### Your objective
Please reproduce the listing verbatim, without its images.
= Beginning of Section =
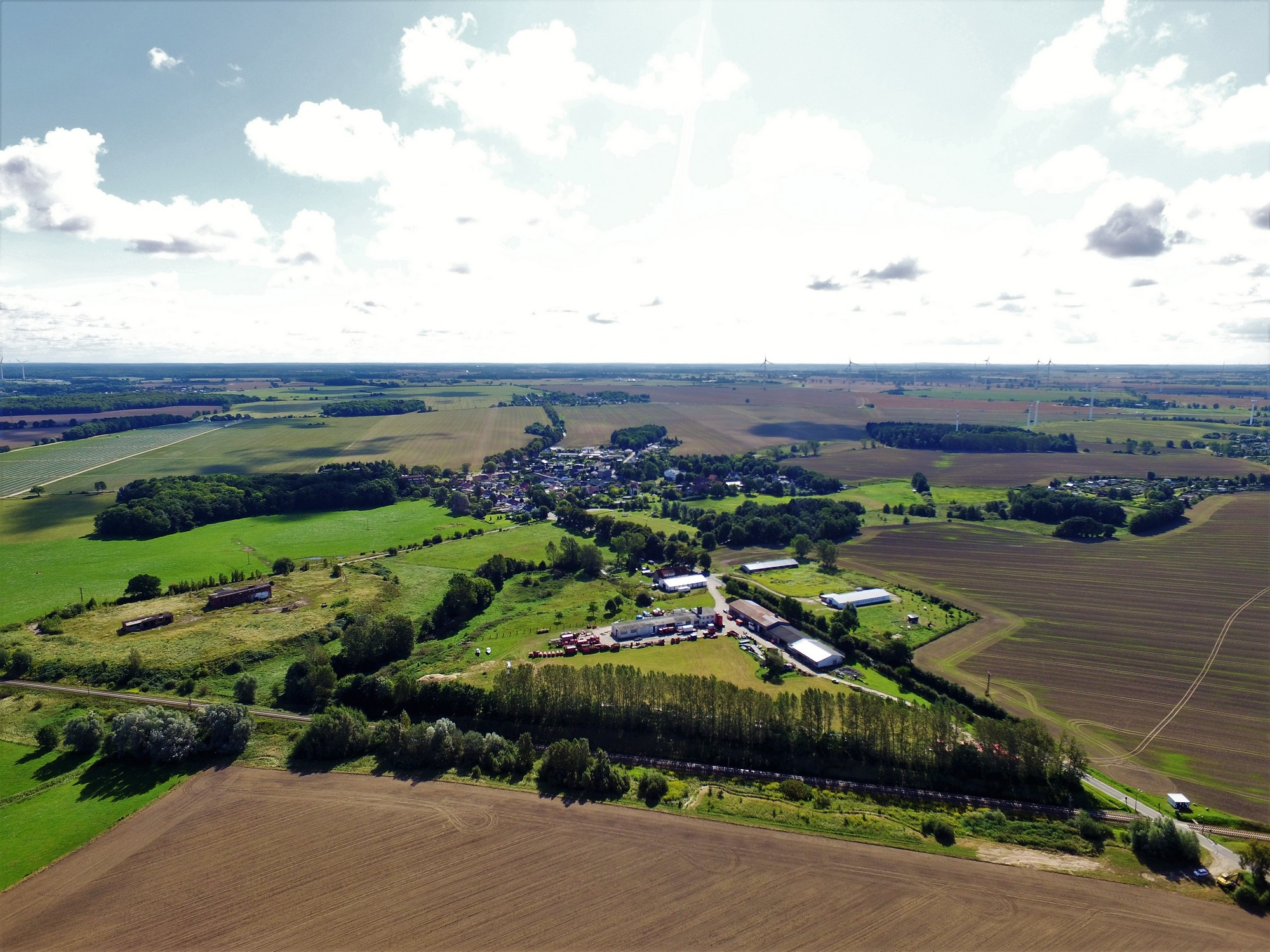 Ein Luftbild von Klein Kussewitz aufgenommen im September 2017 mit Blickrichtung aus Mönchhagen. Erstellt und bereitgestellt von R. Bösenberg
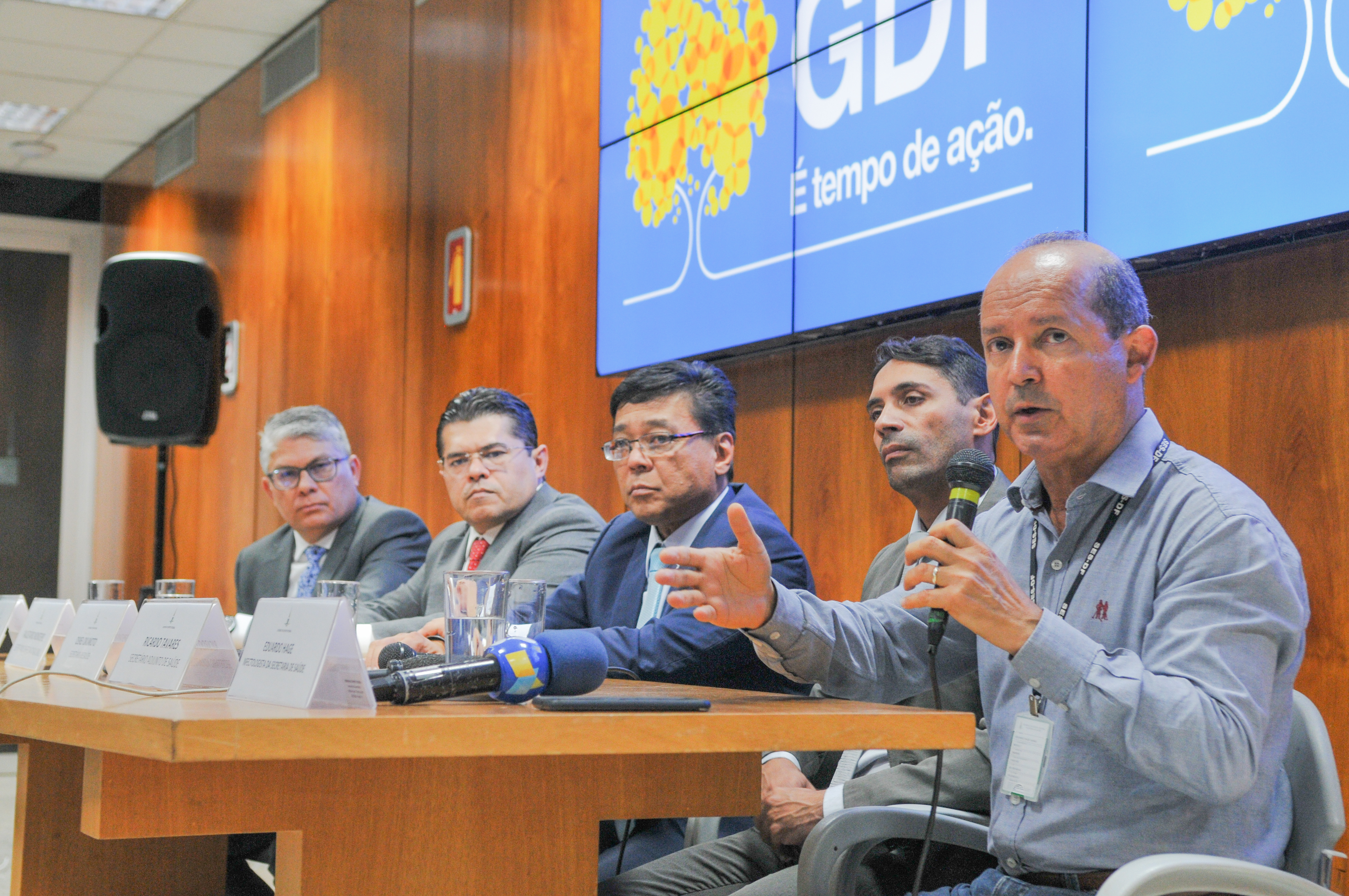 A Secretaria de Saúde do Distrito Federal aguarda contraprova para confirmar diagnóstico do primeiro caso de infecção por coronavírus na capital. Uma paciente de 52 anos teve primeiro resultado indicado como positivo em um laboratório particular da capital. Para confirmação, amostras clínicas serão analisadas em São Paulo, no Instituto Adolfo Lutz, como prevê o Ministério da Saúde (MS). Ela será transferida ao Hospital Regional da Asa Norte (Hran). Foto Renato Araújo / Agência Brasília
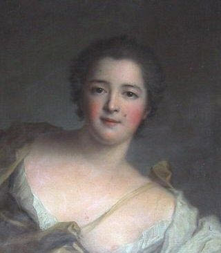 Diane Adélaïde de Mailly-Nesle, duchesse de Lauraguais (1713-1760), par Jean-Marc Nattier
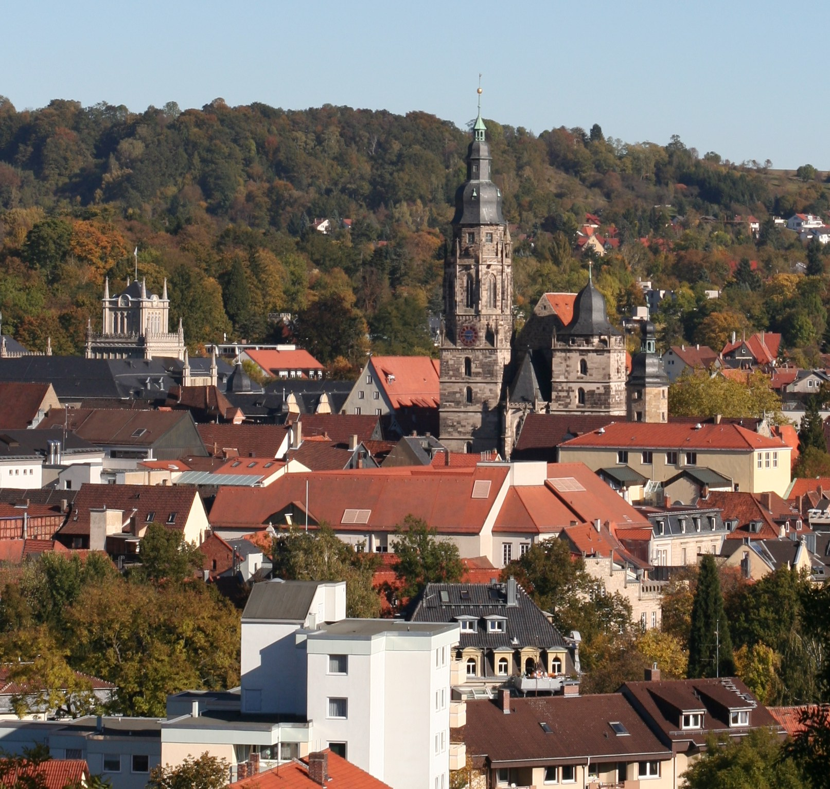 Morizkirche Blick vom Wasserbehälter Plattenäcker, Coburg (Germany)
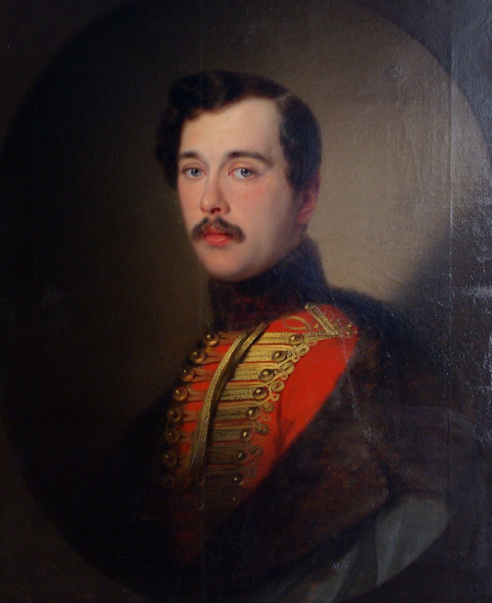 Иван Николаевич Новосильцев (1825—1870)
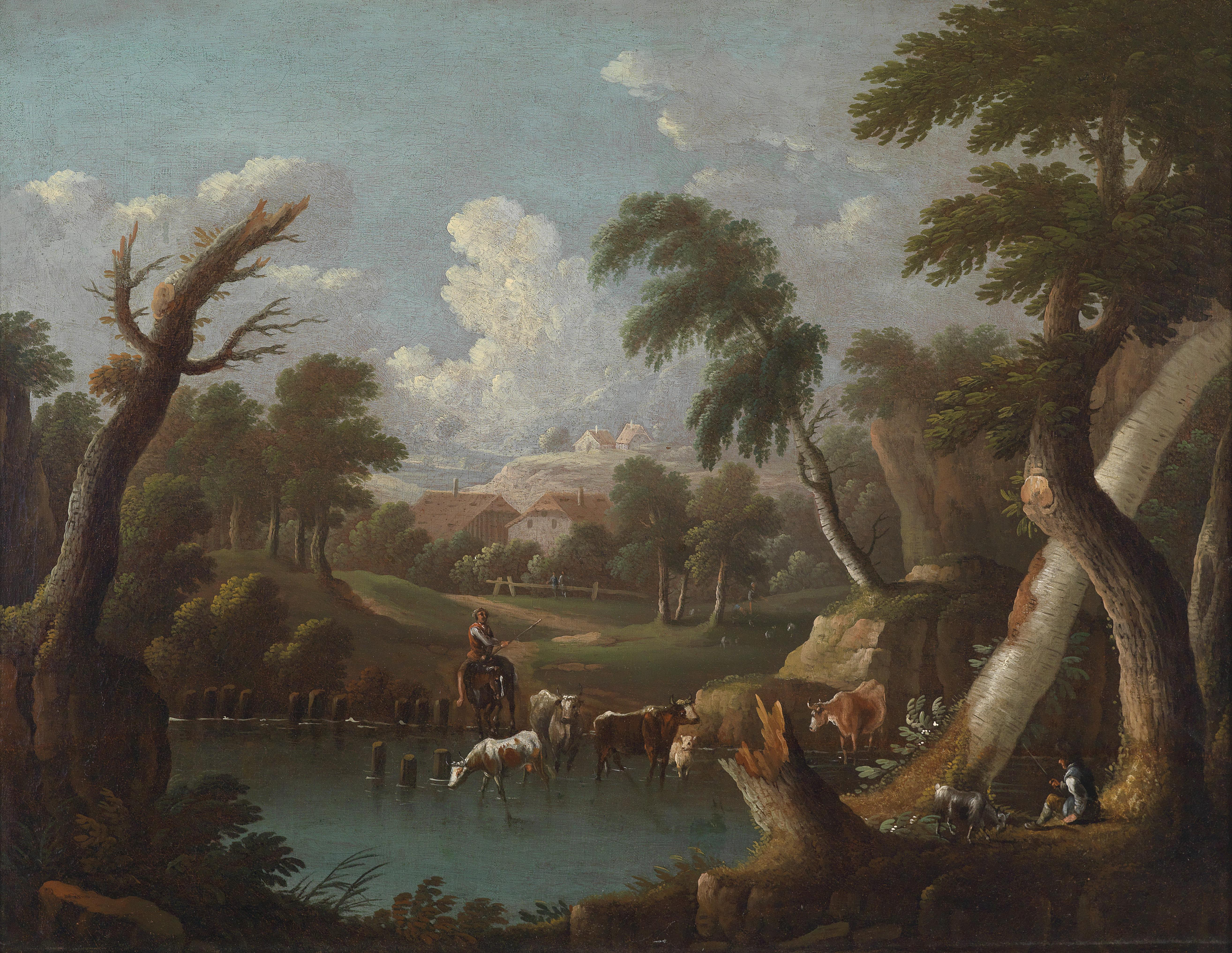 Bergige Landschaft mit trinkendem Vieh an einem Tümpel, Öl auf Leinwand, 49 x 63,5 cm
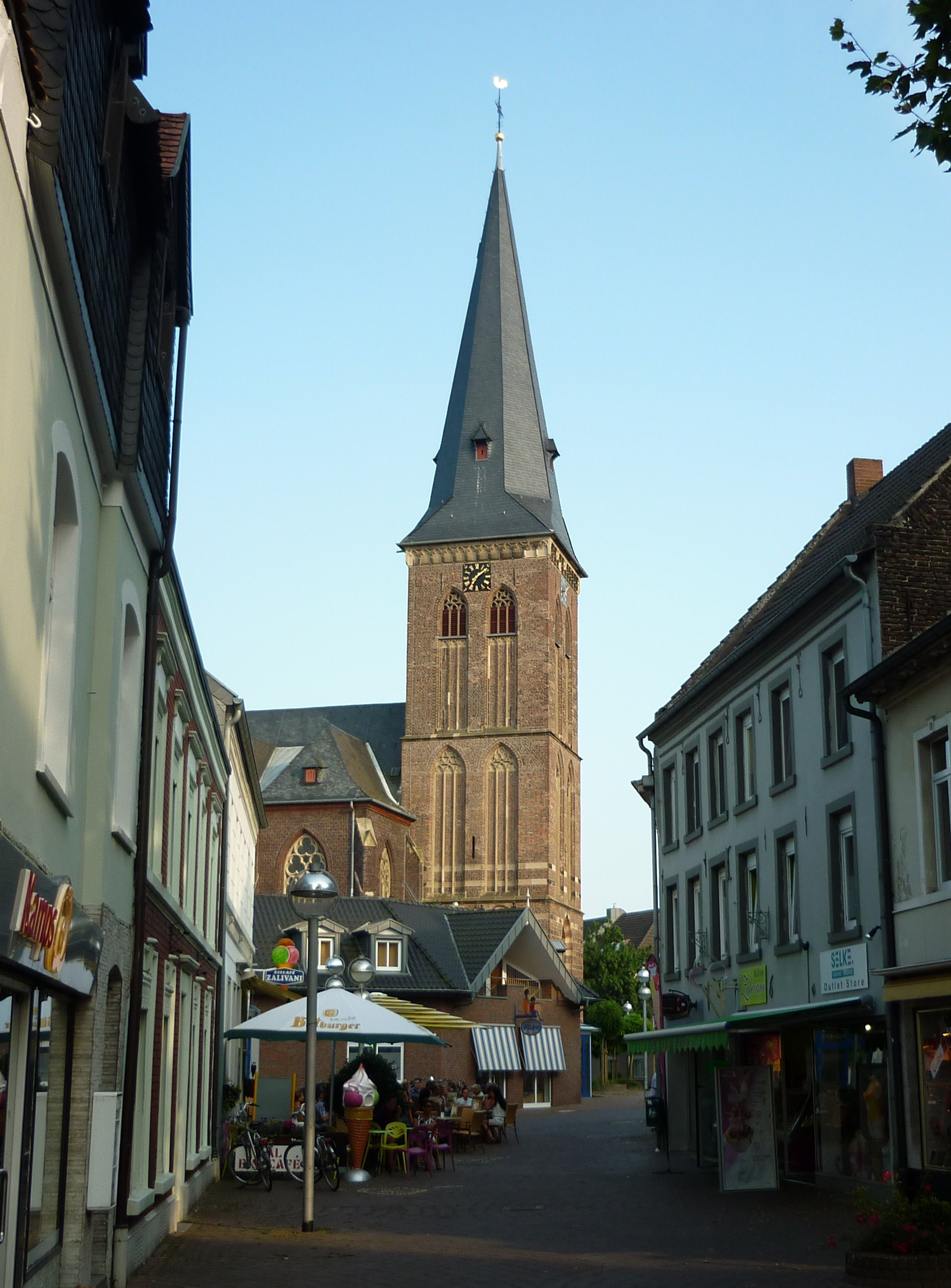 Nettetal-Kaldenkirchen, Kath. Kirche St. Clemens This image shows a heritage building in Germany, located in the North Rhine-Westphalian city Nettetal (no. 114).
= End of Section =
### Task solution
 Ein Luftbild von Klein Kussewitz aufgenommen im September 2017 mit Blickrichtung aus Mönchhagen. Erstellt und bereitgestellt von R. Bösenberg
 A Secretaria de Saúde do Distrito Federal aguarda contraprova para confirmar diagnóstico do primeiro caso de infecção por coronavírus na capital. Uma paciente de 52 anos teve primeiro resultado indicado como positivo em um laboratório particular da capital. Para confirmação, amostras clínicas serão analisadas em São Paulo, no Instituto Adolfo Lutz, como prevê o Ministério da Saúde (MS). Ela será transferida ao Hospital Regional da Asa Norte (Hran). Foto Renato Araújo / Agência Brasília
 Diane Adélaïde de Mailly-Nesle, duchesse de Lauraguais (1713-1760), par Jean-Marc Nattier
 Morizkirche Blick vom Wasserbehälter Plattenäcker, Coburg (Germany)
 Иван Николаевич Новосильцев (1825—1870)
 Bergige Landschaft mit trinkendem Vieh an einem Tümpel, Öl auf Leinwand, 49 x 63,5 cm
 Nettetal-Kaldenkirchen, Kath. Kirche St. Clemens This image shows a heritage building in Germany, located in the North Rhine-Westphalian city Nettetal (no. 114).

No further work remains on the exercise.